Range and pattern matching.

Easy Project

Mini project: Turn this lesson into a real-world query artifact by writing one clean business report query and validating output quality.

IN, BETWEEN, LIKE — concise filtering

These operators clean up common patterns that would otherwise require many OR conditions.

IN — match a list of values

-- Instead of: WHERE department_id = 60 OR department_id = 80 OR department_id = 90
SELECT first_name, department_id
FROM employees
WHERE department_id IN (60, 80, 90);

NOT IN excludes the listed values:

WHERE department_id NOT IN (10, 20)

Caution: NOT IN returns no rows if the list contains a NULL. Use NOT EXISTS or IS NOT NULL guards when NULL is possible.

BETWEEN — inclusive range check

-- Products priced 30 to 80 (both endpoints included)
SELECT name, price
FROM products
WHERE price BETWEEN 30 AND 80;

Equivalent to price >= 30 AND price <= 80.

LIKE — pattern matching

% matches any sequence of characters. _ matches exactly one character.

-- Last names starting with 'K'
SELECT first_name, last_name
FROM employees
WHERE last_name LIKE 'K%';

-- Exactly 5-character last names
WHERE last_name LIKE '_____';

ILIKE — case-insensitive LIKE (PostgreSQL extension)

WHERE last_name ILIKE 'k%'   -- matches King, king, KING

Tips

  • BETWEEN works on dates too: WHERE hire_date BETWEEN '2000-01-01' AND '2010-12-31'.
  • LIKE patterns with a leading % (e.g., '%king') cannot use an index — they force a full scan.
  • For large string searches, consider pg_trgm or full-text search.

Learning context

This lesson is part of Filtering & Logic.
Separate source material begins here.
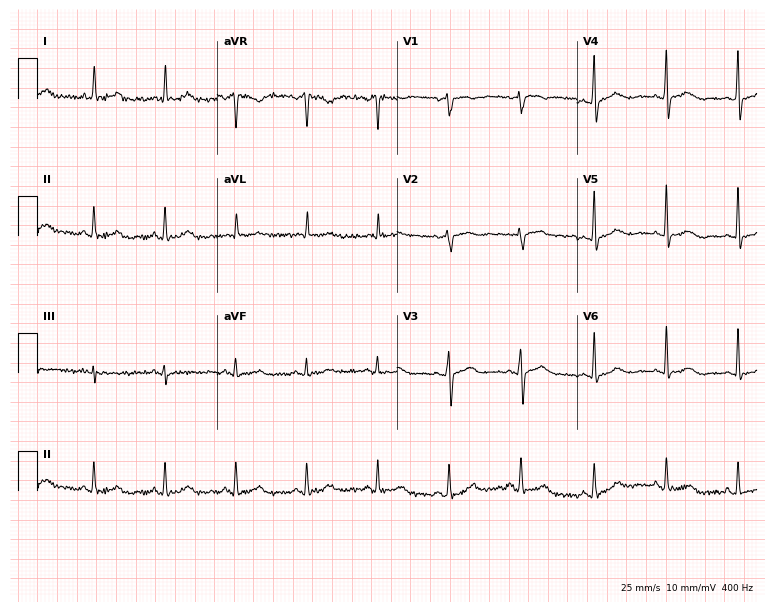
Standard 12-lead ECG recorded from a female patient, 62 years old. Read as a normal ECG.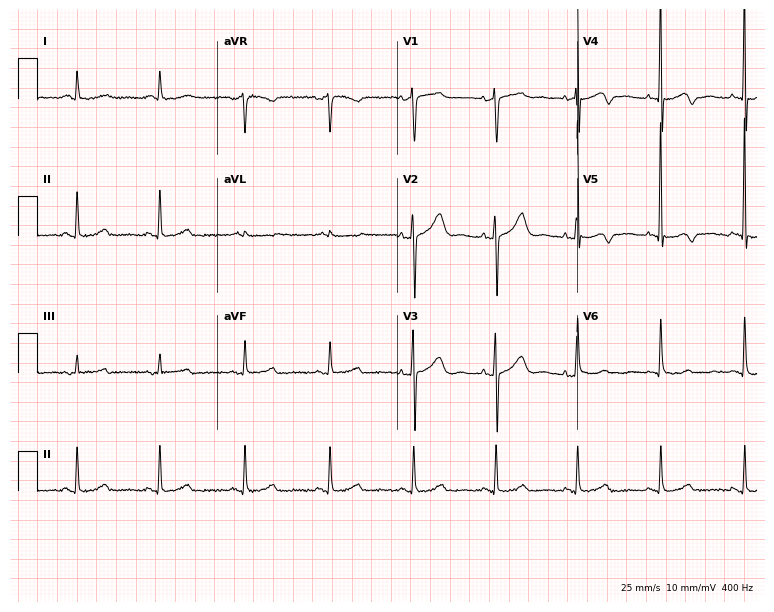
ECG (7.3-second recording at 400 Hz) — an 85-year-old woman. Screened for six findings — first-degree AV block, right bundle branch block, left bundle branch block, sinus bradycardia, atrial fibrillation, sinus tachycardia — none is recorded.

Focus on the core idea in IN, BETWEEN, LIKE, then validate with deliberate practice.

What to master

  • Understand clause order and intent
  • Write deterministic result queries
  • Use clear aliases and readable structure

Common mistakes

  • Skipping ORDER BY in final outputs
  • Using joins before validating base rows
  • Not checking row counts after changes

High-level strategy

  • Start simple, then layer complexity
  • Run often and compare expected shape
  • Refactor with CTEs when logic grows

Task ladder

  1. Baseline query: get a correct first output.
  2. Add one complication: edge case, join, filter, or ranking rule.
  3. Re-run and refine until output is stable and explainable.

Transparent data checks

  • Check row count before and after each major clause.
  • Validate one manual sample row for correctness.
  • Confirm final ordering and column naming for trust.

Retention loop

  • Run the solution once.
  • Rewrite from memory with one variation.
  • Explain the logic in plain English in one sentence.

Logical reasoning for commands

WHERE

Why: Limits rows to only the business-relevant subset.

Memory cue: Filter early to reduce noise.

ORDER BY

Why: Makes output deterministic and reviewable.

Memory cue: No ORDER BY means no guaranteed row order.

AS alias

Why: Makes output columns readable for teams and reports.

Memory cue: If the name is clear, the query is easier to trust.

Concept check

Quick check: IN, BETWEEN, LIKE

3 quick questions. One at a time. Instant score at the end.

Exercise 1

Mid-priced products

Commerce Operations Intelligenceeasy

From the products table (store sandbox), return name and price for products priced between 30 and 80 inclusive.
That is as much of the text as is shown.